- [PROBLEM]: Omitting the pictures, output all of the records precisely as written.

Records drawn from a dataset
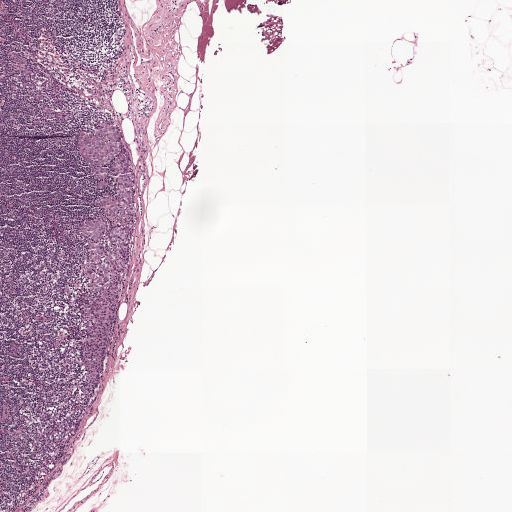
A 2.0-mm field of an H&E-stained sentinel lymph node from a breast-cancer patient (whole-slide image), shown at about 2.5×, about 3.9 µm per pixel.
Question: Show where the tumour is in this image.
Answer: Metastatic tumour outline, simplified to 23 points and listed clockwise in crop pixels (x, y): (114, 121), (135, 181), (131, 267), (111, 352), (105, 356), (100, 383), (91, 391), (84, 384), (82, 354), (87, 283), (86, 239), (81, 227), (90, 219), (103, 220), (107, 226), (103, 245), (109, 251), (112, 225), (96, 204), (101, 192), (74, 149), (76, 135), (85, 127).
About 5% of this field is tumour.

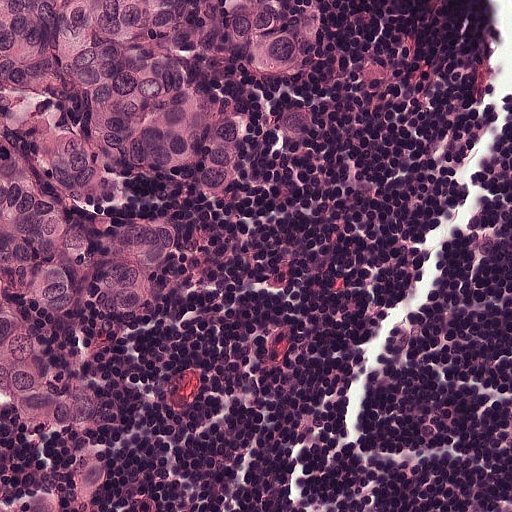
This is a crop of a whole-slide image: an H&E-stained breast-cancer sentinel lymph node section at roughly 20× magnification (about 0.49 µm per pixel; the crop spans about 0.25 mm).
Question: Show where the tumour is in this image.
Answer: Tumour region outline (a closed clockwise path, crop pixels): (0, 0), (380, 0), (282, 156), (210, 314), (83, 511), (0, 511).
About 45% of the image area is annotated as tumour.

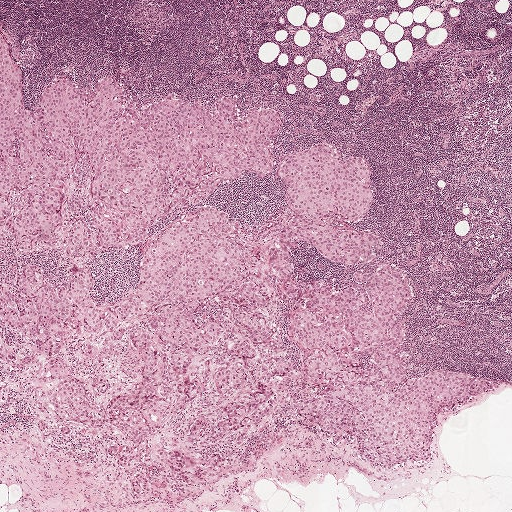
This is a crop of a whole-slide image: an H&E-stained breast-cancer sentinel lymph node section at roughly 2.5× magnification (about 3.9 µm per pixel; the crop spans about 2.0 mm).
Question: Show where the tumour is in this image.
Answer: Three metastatic tumour regions, each outlined as a closed clockwise path in crop pixels (x, y), largest first: region 1: (0, 29), (34, 109), (109, 74), (280, 111), (273, 169), (87, 258), (95, 301), (193, 208), (284, 217), (319, 139), (369, 170), (333, 224), (378, 241), (292, 238), (297, 278), (368, 309), (355, 268), (396, 265), (403, 380), (494, 384), (374, 467), (299, 420), (327, 379), (272, 289), (293, 367), (256, 432), (187, 431), (237, 392), (210, 380), (124, 466), (110, 423), (35, 429), (44, 354), (0, 365), (0, 265), (69, 260), (0, 245); region 2: (169, 449), (177, 449), (182, 453), (186, 460), (185, 467), (193, 473), (193, 480), (188, 481), (182, 476), (172, 473), (167, 462); region 3: (137, 470), (139, 470), (145, 473), (147, 480), (147, 486), (144, 488), (142, 487), (141, 482), (139, 480), (140, 487), (138, 491), (136, 491), (133, 490), (130, 486), (130, 482), (130, 476).
One more small tumour piece is annotated here but not outlined.
About 45% of the image area is annotated as tumour.

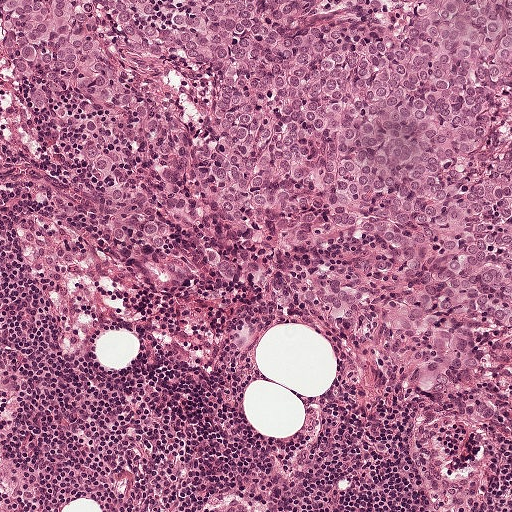
A 0.5-mm field of an H&E-stained sentinel lymph node from a breast-cancer patient (whole-slide image), shown at about 10×, about 0.97 µm per pixel.
Question: Show where the tumour is in this image.
Answer: Metastatic tumour outline, simplified to 18 points and listed clockwise in crop pixels (x, y): (0, 0), (511, 0), (511, 323), (488, 341), (491, 419), (450, 418), (435, 395), (404, 384), (392, 346), (354, 345), (300, 303), (276, 309), (202, 272), (185, 300), (150, 295), (101, 235), (87, 182), (20, 116).
Tumour covers about 55% of the frame.
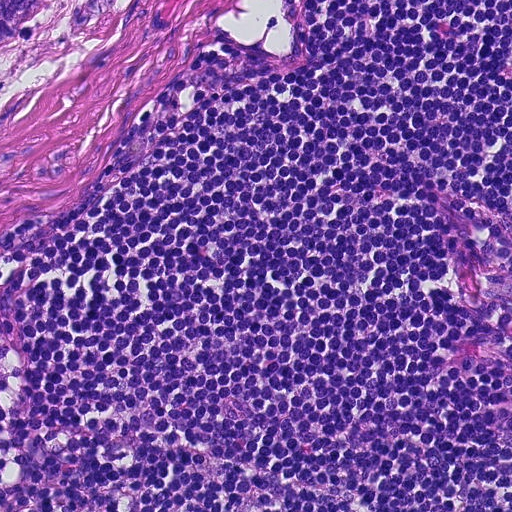
Lymph node section stained with H&E, from a whole-slide image of a breast-cancer sentinel node. Magnification about 20×, about 0.23 mm across the frame, about 0.45 µm per pixel.
Question: Describe where the metastatic carcinoma lies in this crop.
Answer: Outlines of two tumour regions, largest first (closed clockwise paths, crop pixels): region 1: (0, 0), (235, 0), (204, 49), (144, 108), (96, 185), (0, 265); region 2: (0, 338), (10, 347), (14, 368), (3, 388), (0, 389).
About 15% of the image area is annotated as tumour.
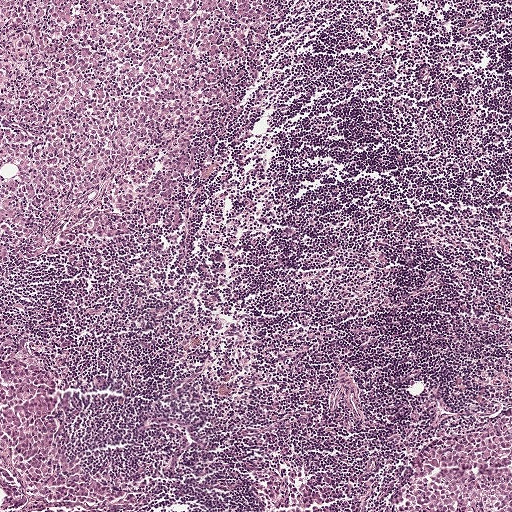
This is a crop of a whole-slide image: an H&E-stained breast-cancer sentinel lymph node section at roughly 5× magnification (about 1.9 µm per pixel; the crop spans about 1 mm).
Question: Is there metastatic carcinoma in this field?
Answer: Yes.
Three metastatic tumour regions, each outlined as a closed clockwise path in crop pixels (x, y), largest first: region 1: (127, 91), (148, 97), (164, 108), (164, 125), (102, 202), (14, 250), (0, 264), (0, 134), (55, 124), (85, 92); region 2: (511, 476), (511, 511), (397, 511), (404, 488), (420, 482); region 3: (0, 0), (27, 0), (13, 17), (0, 25).
About 5% of the image area is annotated as tumour.
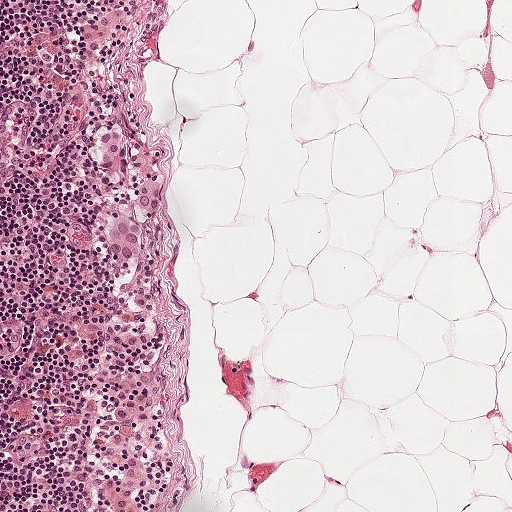
A 0.5-mm field of an H&E-stained sentinel lymph node from a breast-cancer patient (whole-slide image), shown at about 10×, about 0.97 µm per pixel.
Question: Does this lymph node field contain metastatic tumour?
Answer: Yes.
Outlines of two tumour regions, largest first (closed clockwise paths, crop pixels): region 1: (126, 117), (129, 132), (128, 156), (133, 167), (164, 180), (165, 196), (160, 211), (152, 215), (139, 212), (134, 203), (132, 189), (126, 179), (118, 175), (98, 174), (87, 163), (86, 158), (94, 139), (104, 124), (113, 118); region 2: (131, 209), (144, 223), (146, 230), (146, 247), (142, 263), (124, 271), (106, 271), (98, 264), (94, 250), (94, 238), (99, 223), (105, 214), (112, 210).
The annotated tumour makes up under 5% of the crop.

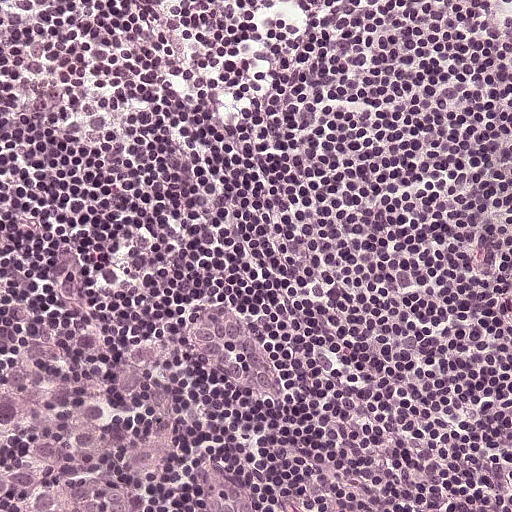
This is a crop of a whole-slide image: an H&E-stained breast-cancer sentinel lymph node section at roughly 20× magnification (about 0.49 µm per pixel; the crop spans about 0.25 mm).
Question: Does this lymph node field contain metastatic tumour?
Answer: Yes.
Metastatic tumour outline, simplified to 5 points and listed clockwise in crop pixels (x, y): (53, 277), (126, 314), (259, 510), (0, 511), (0, 279).
The annotated tumour makes up about 15% of the crop.

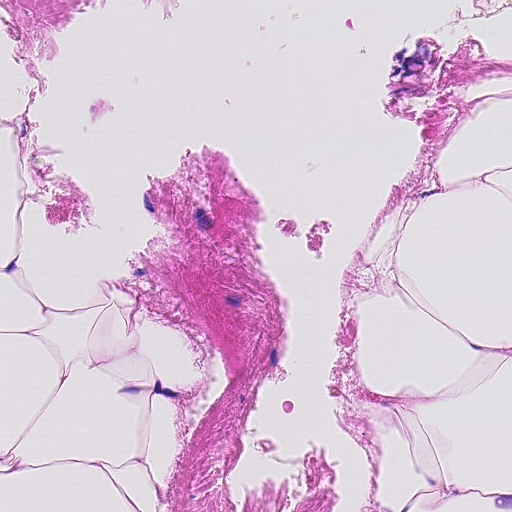
H&E-stained section of a sentinel lymph node (breast cancer), from a whole-slide image, viewed at about 20×: the field is about 0.23 mm across, about 0.45 µm per pixel.
Question: Does this lymph node field contain metastatic tumour?
Answer: No, this field holds no outlined metastasis.

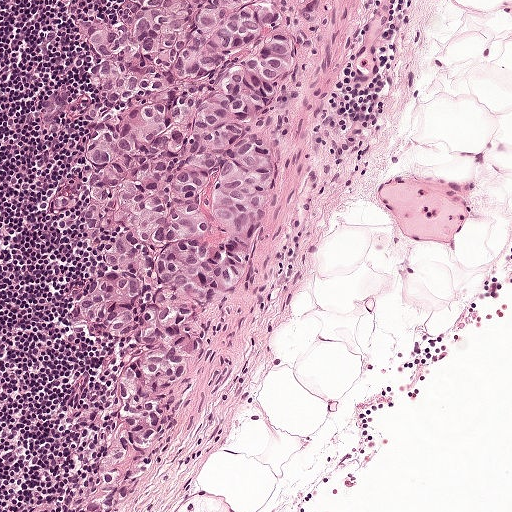
This is a crop of a whole-slide image: an H&E-stained breast-cancer sentinel lymph node section at roughly 10× magnification (about 0.97 µm per pixel; the crop spans about 0.5 mm).
Question: Does this lymph node field contain metastatic tumour?
Answer: Yes.
One metastatic tumour region; its boundary, reduced to 15 corners and listed clockwise: (116, 0), (320, 0), (255, 230), (196, 330), (175, 422), (130, 511), (68, 511), (130, 365), (82, 318), (91, 240), (52, 200), (86, 163), (80, 146), (98, 74), (90, 37).
About 30% of the image area is annotated as tumour.

- [WRITTEN SOLUTION]:
A 2.0-mm field of an H&E-stained sentinel lymph node from a breast-cancer patient (whole-slide image), shown at about 2.5×, about 3.9 µm per pixel.
Question: Show where the tumour is in this image.
Answer: Metastatic tumour outline, simplified to 23 points and listed clockwise in crop pixels (x, y): (114, 121), (135, 181), (131, 267), (111, 352), (105, 356), (100, 383), (91, 391), (84, 384), (82, 354), (87, 283), (86, 239), (81, 227), (90, 219), (103, 220), (107, 226), (103, 245), (109, 251), (112, 225), (96, 204), (101, 192), (74, 149), (76, 135), (85, 127).
About 5% of this field is tumour.

This is a crop of a whole-slide image: an H&E-stained breast-cancer sentinel lymph node section at roughly 20× magnification (about 0.49 µm per pixel; the crop spans about 0.25 mm).
Question: Show where the tumour is in this image.
Answer: Tumour region outline (a closed clockwise path, crop pixels): (0, 0), (380, 0), (282, 156), (210, 314), (83, 511), (0, 511).
About 45% of the image area is annotated as tumour.

This is a crop of a whole-slide image: an H&E-stained breast-cancer sentinel lymph node section at roughly 2.5× magnification (about 3.9 µm per pixel; the crop spans about 2.0 mm).
Question: Show where the tumour is in this image.
Answer: Three metastatic tumour regions, each outlined as a closed clockwise path in crop pixels (x, y), largest first: region 1: (0, 29), (34, 109), (109, 74), (280, 111), (273, 169), (87, 258), (95, 301), (193, 208), (284, 217), (319, 139), (369, 170), (333, 224), (378, 241), (292, 238), (297, 278), (368, 309), (355, 268), (396, 265), (403, 380), (494, 384), (374, 467), (299, 420), (327, 379), (272, 289), (293, 367), (256, 432), (187, 431), (237, 392), (210, 380), (124, 466), (110, 423), (35, 429), (44, 354), (0, 365), (0, 265), (69, 260), (0, 245); region 2: (169, 449), (177, 449), (182, 453), (186, 460), (185, 467), (193, 473), (193, 480), (188, 481), (182, 476), (172, 473), (167, 462); region 3: (137, 470), (139, 470), (145, 473), (147, 480), (147, 486), (144, 488), (142, 487), (141, 482), (139, 480), (140, 487), (138, 491), (136, 491), (133, 490), (130, 486), (130, 482), (130, 476).
One more small tumour piece is annotated here but not outlined.
About 45% of the image area is annotated as tumour.

A 0.5-mm field of an H&E-stained sentinel lymph node from a breast-cancer patient (whole-slide image), shown at about 10×, about 0.97 µm per pixel.
Question: Show where the tumour is in this image.
Answer: Metastatic tumour outline, simplified to 18 points and listed clockwise in crop pixels (x, y): (0, 0), (511, 0), (511, 323), (488, 341), (491, 419), (450, 418), (435, 395), (404, 384), (392, 346), (354, 345), (300, 303), (276, 309), (202, 272), (185, 300), (150, 295), (101, 235), (87, 182), (20, 116).
Tumour covers about 55% of the frame.
Lymph node section stained with H&E, from a whole-slide image of a breast-cancer sentinel node. Magnification about 20×, about 0.23 mm across the frame, about 0.45 µm per pixel.
Question: Describe where the metastatic carcinoma lies in this crop.
Answer: Outlines of two tumour regions, largest first (closed clockwise paths, crop pixels): region 1: (0, 0), (235, 0), (204, 49), (144, 108), (96, 185), (0, 265); region 2: (0, 338), (10, 347), (14, 368), (3, 388), (0, 389).
About 15% of the image area is annotated as tumour.
This is a crop of a whole-slide image: an H&E-stained breast-cancer sentinel lymph node section at roughly 5× magnification (about 1.9 µm per pixel; the crop spans about 1 mm).
Question: Is there metastatic carcinoma in this field?
Answer: Yes.
Three metastatic tumour regions, each outlined as a closed clockwise path in crop pixels (x, y), largest first: region 1: (127, 91), (148, 97), (164, 108), (164, 125), (102, 202), (14, 250), (0, 264), (0, 134), (55, 124), (85, 92); region 2: (511, 476), (511, 511), (397, 511), (404, 488), (420, 482); region 3: (0, 0), (27, 0), (13, 17), (0, 25).
About 5% of the image area is annotated as tumour.
A 0.5-mm field of an H&E-stained sentinel lymph node from a breast-cancer patient (whole-slide image), shown at about 10×, about 0.97 µm per pixel.
Question: Does this lymph node field contain metastatic tumour?
Answer: Yes.
Outlines of two tumour regions, largest first (closed clockwise paths, crop pixels): region 1: (126, 117), (129, 132), (128, 156), (133, 167), (164, 180), (165, 196), (160, 211), (152, 215), (139, 212), (134, 203), (132, 189), (126, 179), (118, 175), (98, 174), (87, 163), (86, 158), (94, 139), (104, 124), (113, 118); region 2: (131, 209), (144, 223), (146, 230), (146, 247), (142, 263), (124, 271), (106, 271), (98, 264), (94, 250), (94, 238), (99, 223), (105, 214), (112, 210).
The annotated tumour makes up under 5% of the crop.

This is a crop of a whole-slide image: an H&E-stained breast-cancer sentinel lymph node section at roughly 20× magnification (about 0.49 µm per pixel; the crop spans about 0.25 mm).
Question: Does this lymph node field contain metastatic tumour?
Answer: Yes.
Metastatic tumour outline, simplified to 5 points and listed clockwise in crop pixels (x, y): (53, 277), (126, 314), (259, 510), (0, 511), (0, 279).
The annotated tumour makes up about 15% of the crop.

H&E-stained section of a sentinel lymph node (breast cancer), from a whole-slide image, viewed at about 20×: the field is about 0.23 mm across, about 0.45 µm per pixel.
Question: Does this lymph node field contain metastatic tumour?
Answer: No, this field holds no outlined metastasis.

This is a crop of a whole-slide image: an H&E-stained breast-cancer sentinel lymph node section at roughly 10× magnification (about 0.97 µm per pixel; the crop spans about 0.5 mm).
Question: Does this lymph node field contain metastatic tumour?
Answer: Yes.
One metastatic tumour region; its boundary, reduced to 15 corners and listed clockwise: (116, 0), (320, 0), (255, 230), (196, 330), (175, 422), (130, 511), (68, 511), (130, 365), (82, 318), (91, 240), (52, 200), (86, 163), (80, 146), (98, 74), (90, 37).
About 30% of the image area is annotated as tumour.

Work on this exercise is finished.